## YOUR TASK
The entries are to be printed again word for word, but no picture may appear.

(Dataset items)
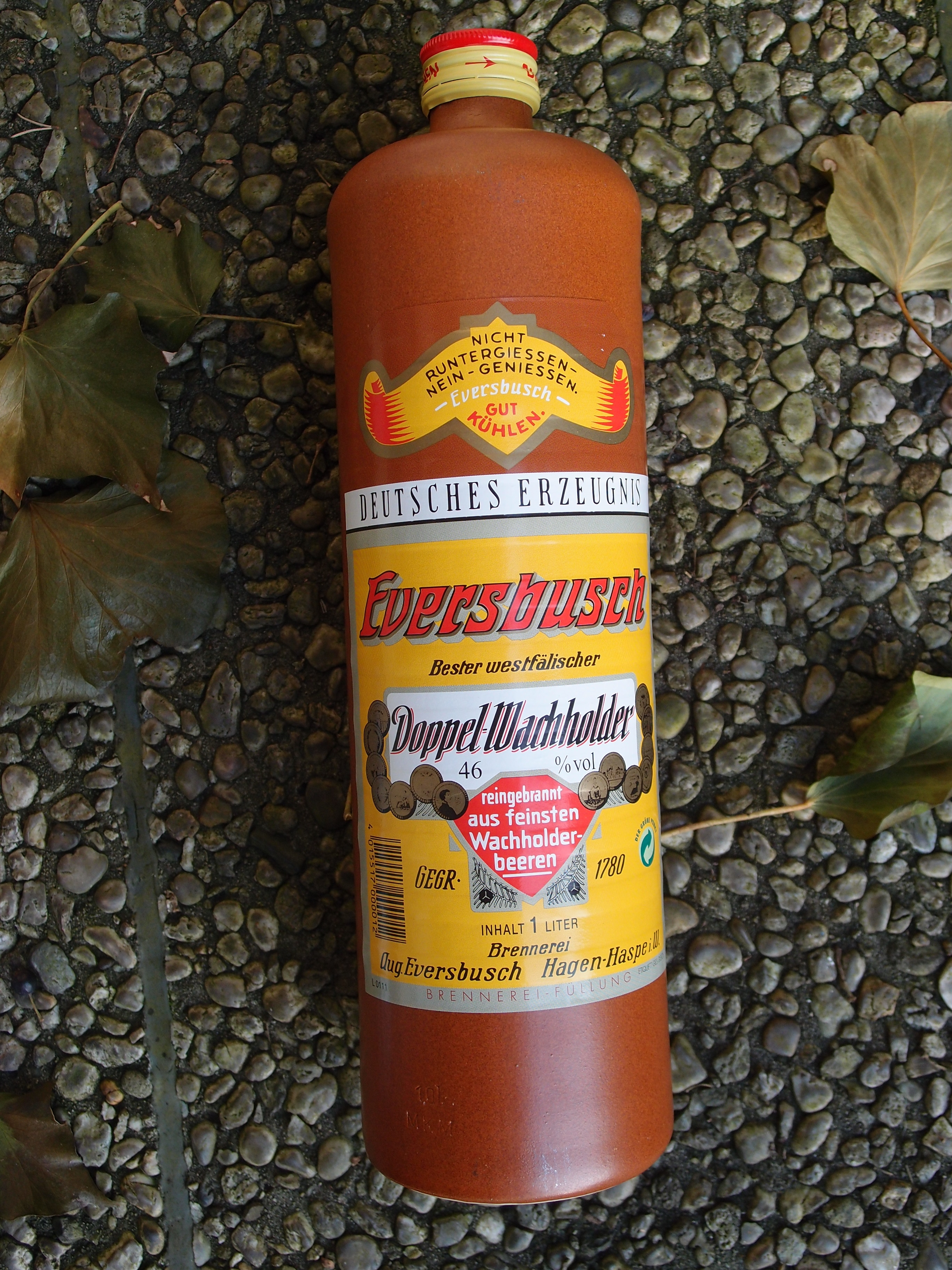 Eversbusch Doppel-Wacholder (46 %), Traditionsbrennerei Eversbusch (Eversbusch August oHG) in Haspe (Hagen)
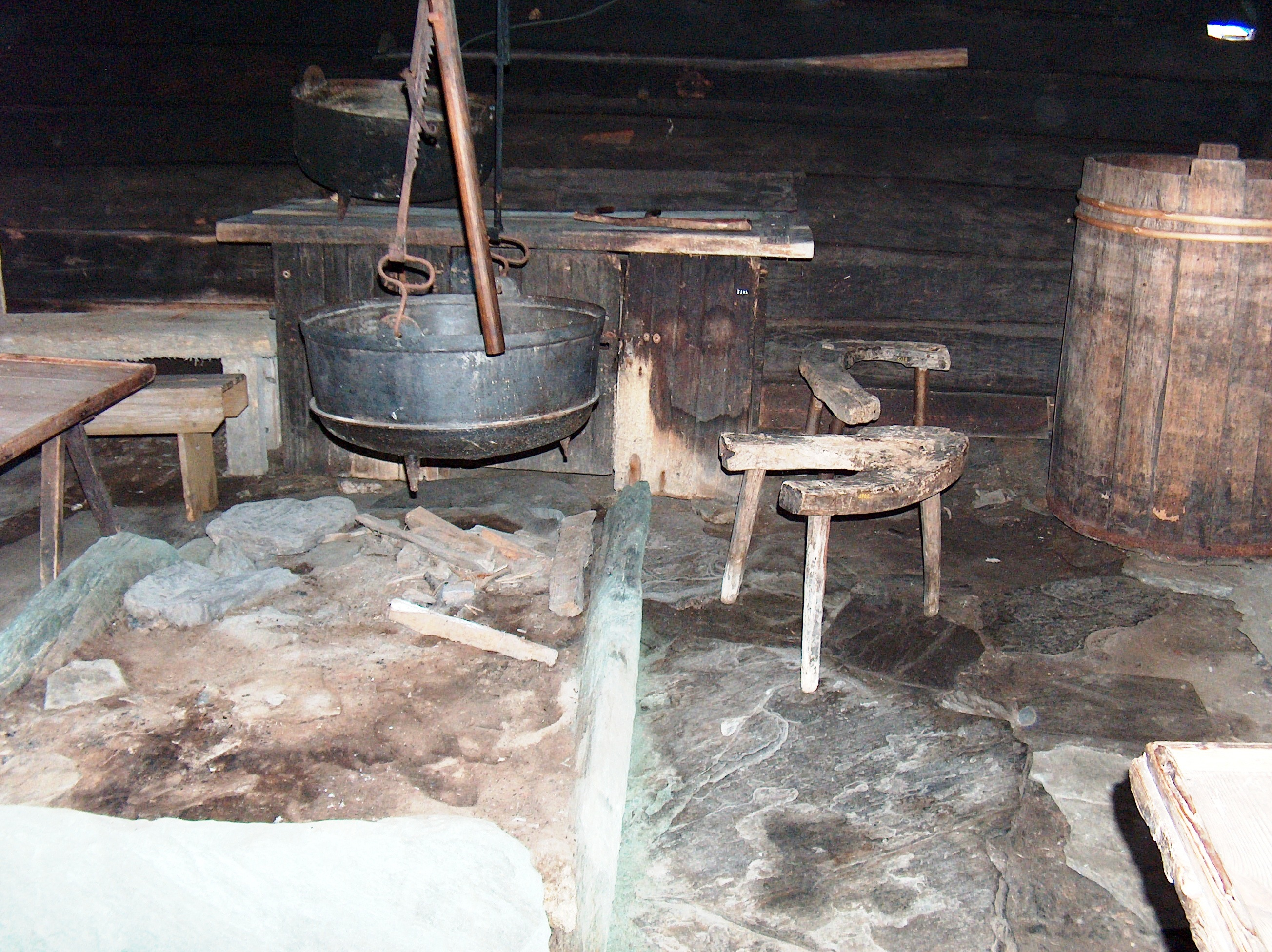 Mølstertunet inventar, Voss
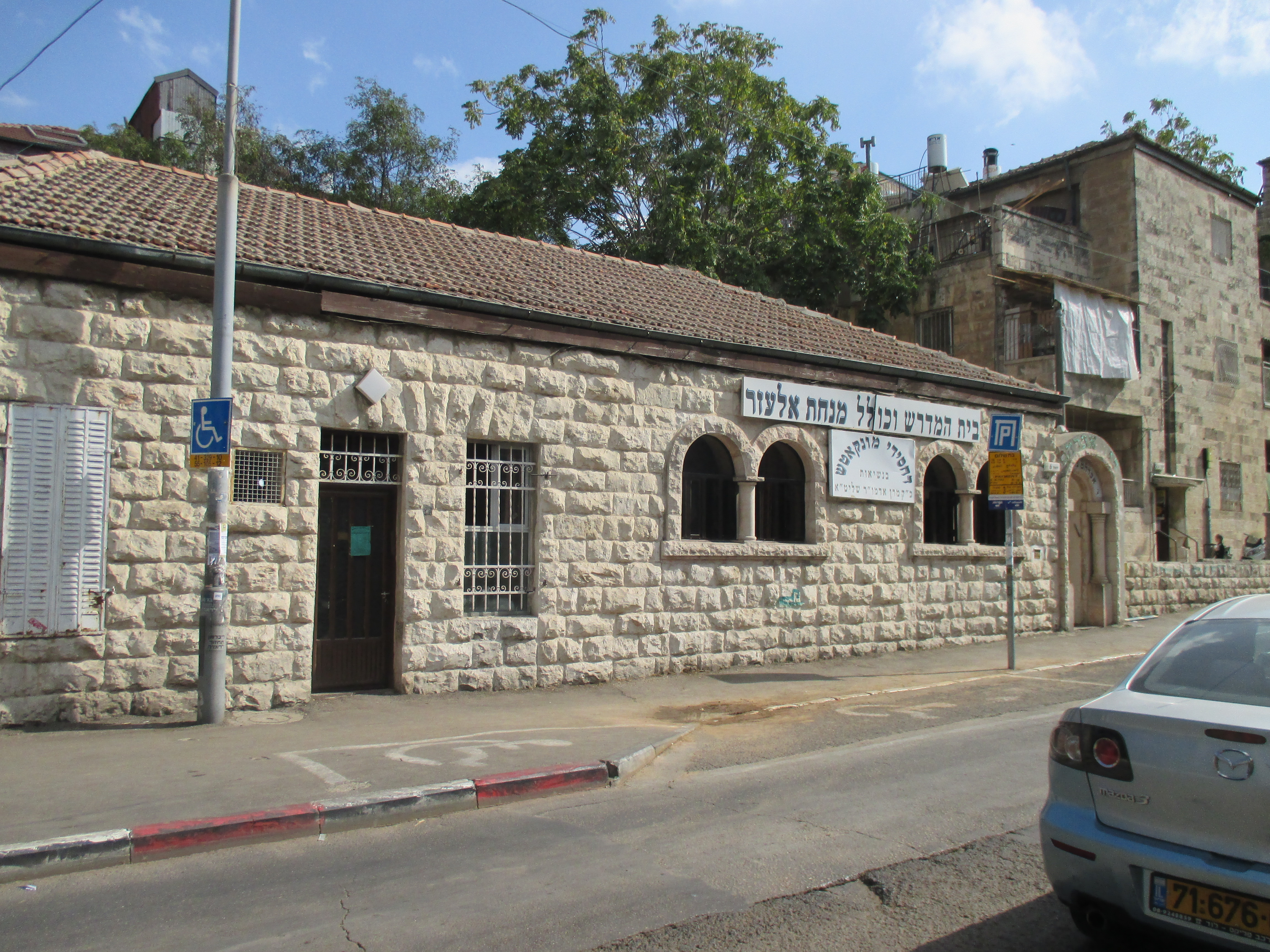 בית המדרש מנחת אלעזר בשכונת מאה שערים בירושלים
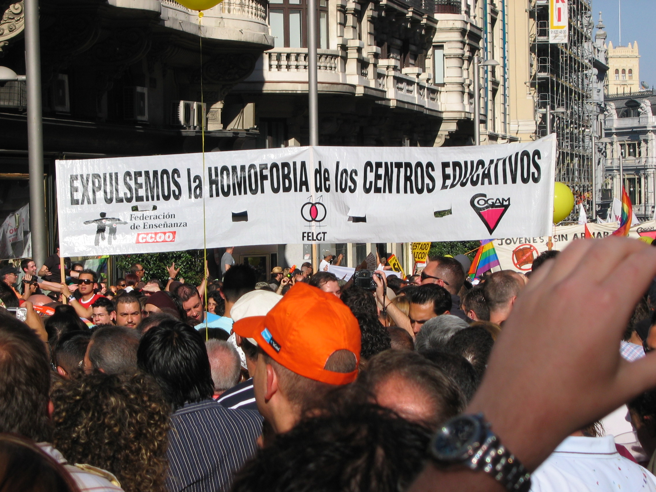 Orgulo Madrid 2007 - Pancarta: "Fuera la homofobia de los centros educativos"
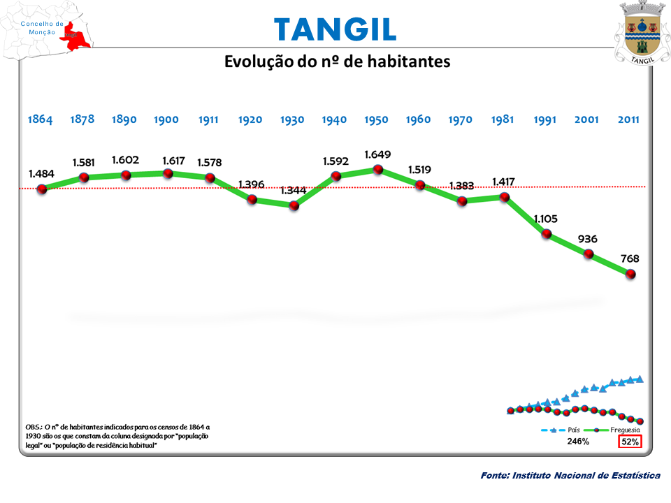 Censos 1864/2011
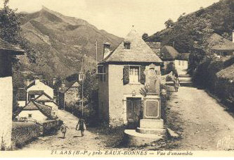 Entrée du village d'aas, c1910 - France
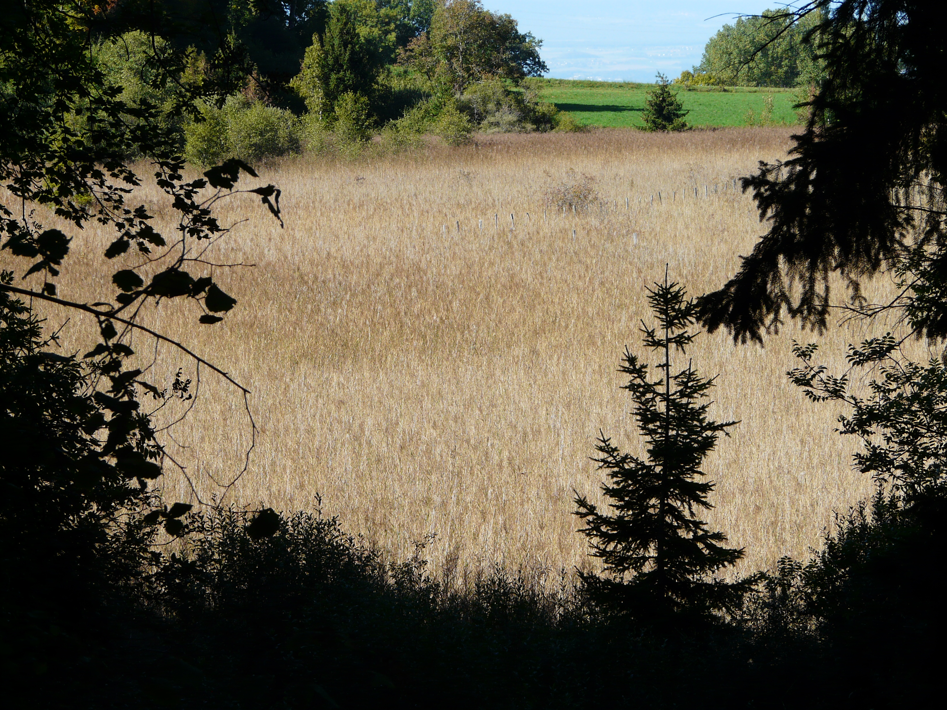 Vue partielle du marais de Praubert à Saint-Paul-en-Chablais (F 74), classé convention de Ramsar et Natura 2000 ZSC
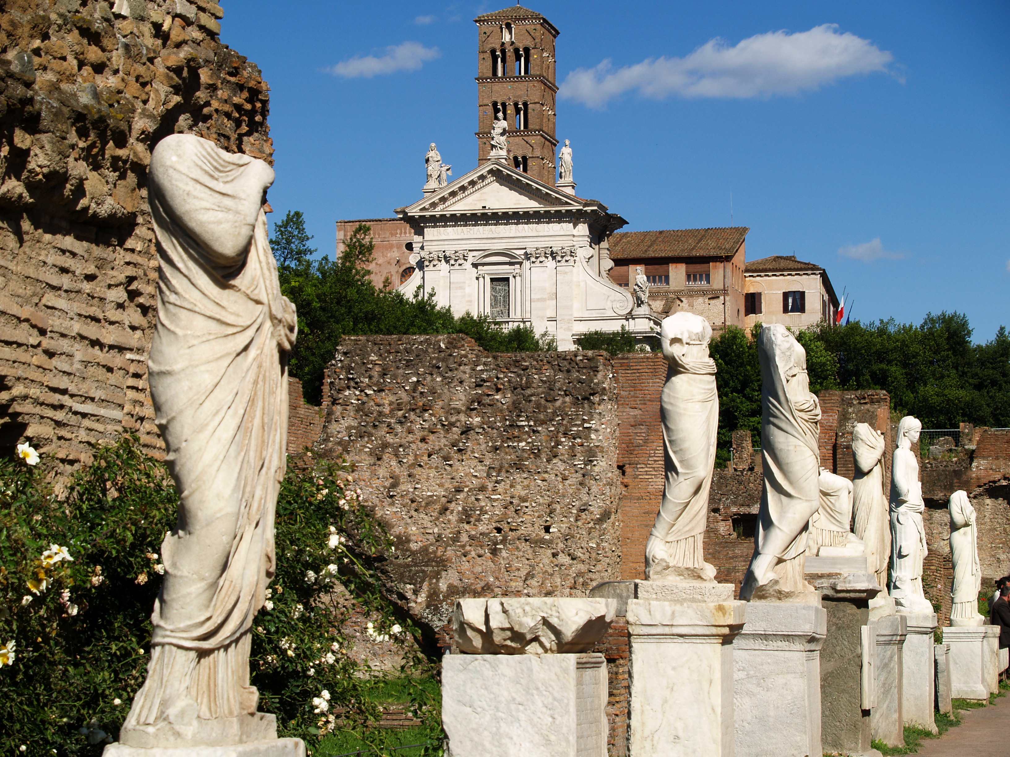 Casa de las Vestales, estatuas.
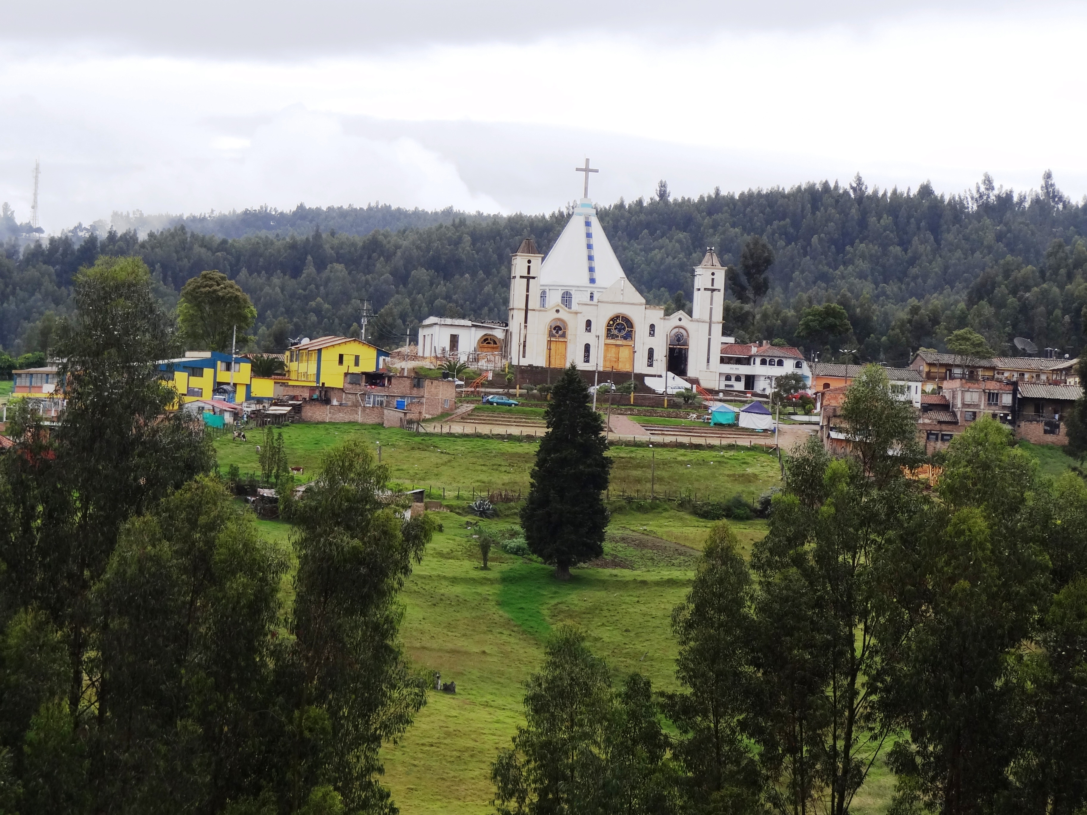 Caserío e Iglesia en la vereda Morcá, Sogamoso, departamento de Boyacá (Colombia)
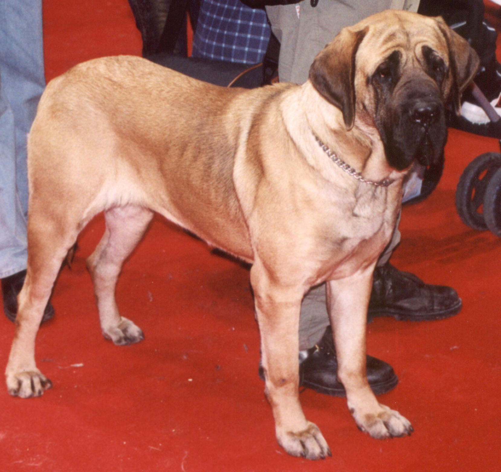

## WRITTEN REPLY
 Eversbusch Doppel-Wacholder (46 %), Traditionsbrennerei Eversbusch (Eversbusch August oHG) in Haspe (Hagen)
 Mølstertunet inventar, Voss
 בית המדרש מנחת אלעזר בשכונת מאה שערים בירושלים
 Orgulo Madrid 2007 - Pancarta: "Fuera la homofobia de los centros educativos"
 Censos 1864/2011
 Entrée du village d'aas, c1910 - France
 Vue partielle du marais de Praubert à Saint-Paul-en-Chablais (F 74), classé convention de Ramsar et Natura 2000 ZSC
 Casa de las Vestales, estatuas.
 Caserío e Iglesia en la vereda Morcá, Sogamoso, departamento de Boyacá (Colombia)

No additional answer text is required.